Speaking today at a Federation of Small Businesses (FSB) conference in Liverpool, business minster Mark Prisk announced a three-year moratorium on new business regulation for businesses of fewer than ten employees and for “genuine new start-ups”.
Prisk also outlined Government plans to remove workers’ rights to request leave for training at companies with fewer than 250 staff, and scrap Regulations giving parents of children up to the age 17 the right to flexible working hours.
However, there has already been some angry response to the proposals, with trade union Unite claiming that the Government has an “anti-women bias”. Assistant general secretary of Unite Gail Cartmail said: “[This] announcement is the latest example of a policy that will make it harder for women to hold down jobs and make a valuable contribution to the economy and the financial well-being of their families.
“Last summer’s emergency Budget saw a series of measures that hit women’s income disproportionately harder compared with men’s.
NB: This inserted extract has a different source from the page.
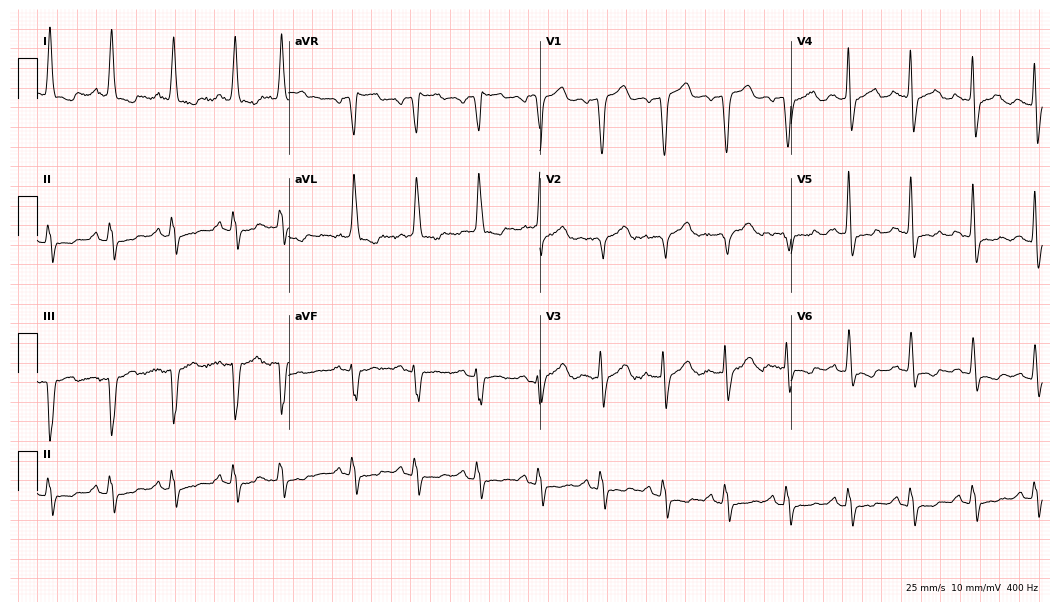
Electrocardiogram, a 72-year-old female patient. Of the six screened findings (first-degree AV block, right bundle branch block, left bundle branch block, sinus bradycardia, atrial fibrillation, sinus tachycardia), none is recorded. Other findings, if any, are not listed.

The so-called Employer’s Charter saw women bearing the brunt on all fronts, with maternity rights being under threat.
“Only last week we had Lord Hutton’s report on public sector pensions, which if implemented, will hit local government and the NHS, with their huge female workforces, very badly.
“And then in the background, you have works and pensions secretary Iain Duncan Smith’s aiming ‘to make work pay’, with the implication that women will be forced back to work in very low paid jobs, despite the lack of national childcare facilities and the threat to their incomes.”
Ben Willmott, senior policy adviser at the Chartered Institute of Personnel and Development, said the decision to repeal April’s planned extension of the right to request flexible working for parents of 17-year-olds shouldn’t be seen as conceding that felxible working is burdensome to employers. He said: “We understand the argument that multiple changes to flexible working regulations are not helpful. But this limited repeal mustn’t be seen as conceding the ill-conceived belief that flexible working can only ever be seen as a regulatory burden and a cost. Millions of workers already benefit from flexible working well beyond anything enshrined in legislation, because employers in firms large and small see the benefits they derive from a more flexible, more engaged, more diverse and more effective workforce as a result.
“Recognising that your employees have lives outside of work, and seeking to accommodate those lives where business requirements allow isn’t a cost, it is a sensible employee retention and motivation strategy that can boost organisational performance and economic growth.”
Meanwhile, a spokesperson for construction union UCATT said the decision to scrap the right to request time off for training risks lives. They said: “The decision is particularly alarming for the construction industry, due to the fact that as the industry begins to recover from the recession an increasing number of new inexperienced workers will be recruited. Without proper training they could place themselves or their colleagues at risk.
“The announcement has very serious implications for the construction industry. As the industry recovers from recession there are genuine concerns that fatalities and injuries will increase. If companies make short-term knee jerk decisions and high levels of safety training is not provided to new entrants, those dangers will increase.”